Ogólnopolskie forum modelarzy FSR
http://www.fsrv.wroclaw.pl/forum/

POMOCY KYOSHO LAMBORGHINI C-1 CAT
http://www.fsrv.wroclaw.pl/forum/viewtopic.php?f=12&t=399
Strona 1 z 1

Autor:  fishmaniak [ 21 cze 2007, 16:59 ]
Tytuł:  POMOCY KYOSHO LAMBORGHINI C-1 CAT

Witam
Jestem tutaj nowy i potrzebuje pomocy.
Dostałem ostatnio model łodzi KYOSHO LAMBORGHINI C-1 CAT /spalina 3,5 cm silnik OS/. Jednak nie chce wchodzić w ślizg. Po uruchomieniu mieli wodę jednak prędkoąć nie jest taka jak na filmach reklamowych. Nie wiem co mam robić. Praktycznie robiłem już wszystko tzn. regulowałem wysokością steru, stateczników tylnych i nic to nie dało. Dodam że łódka jest nowa. Jeżeli ktoś posiada wiedzę co trzeba zrobić to proszę o pomoc.
Pozdrawiam

Autor:  AndrzejC [ 22 cze 2007, 07:04 ]
Tytuł: 

Być może trzeba zmienić śrubę na mniejszą , lub mniejszym skoku. Takich problemów ta drogą nie da sie załatwić. Może też byc inny prooblem z Twoją łódeczką. sprawdż czy nie ma ona opoprów wewnętrznych, tzn czy wszystko dobrze złozyłeś i spasowałeś.jezeli sam wal łodki ciężko się obraca to żaden motor nawet najsilniejszy go nie napędzi.

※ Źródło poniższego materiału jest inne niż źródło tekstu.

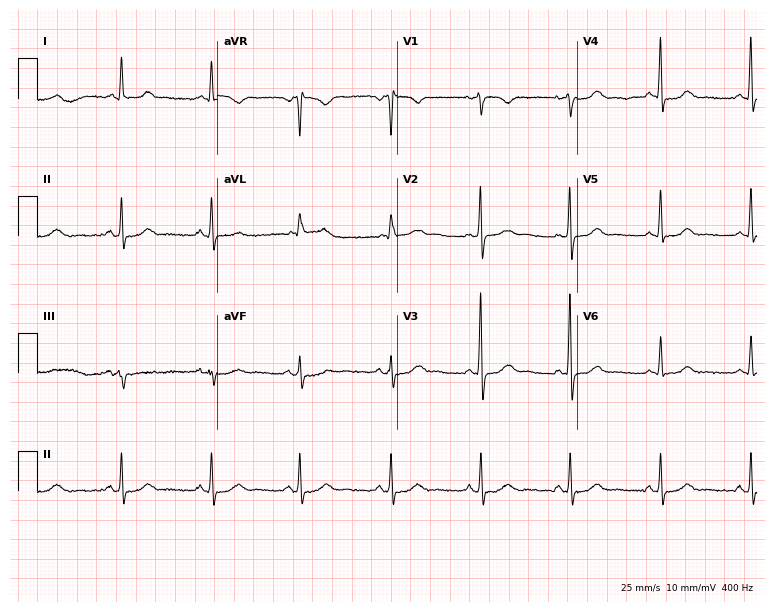
Resting 12-lead electrocardiogram (7.3-second recording at 400 Hz). Patient: a 58-year-old female. Read as a normal ECG.

Autor:  urbit777 [ 22 cze 2007, 13:01 ]
Tytuł: 

Jeżeli łódka jest nowa to może to być niedotarty silnik, który nie ma jeszcze takiej mocy jaką powinien mieć. Oczywiście to tylko jedna z opcji.

Paweł Urbanek
FSR-V-3,5
POL - 478

Autor:  ZDALNY [ 05 lip 2007, 12:45 ]
Tytuł: 

Znam ten model zmień kąt nastawenia sróby i to dlatego mieli a nie ciągnie.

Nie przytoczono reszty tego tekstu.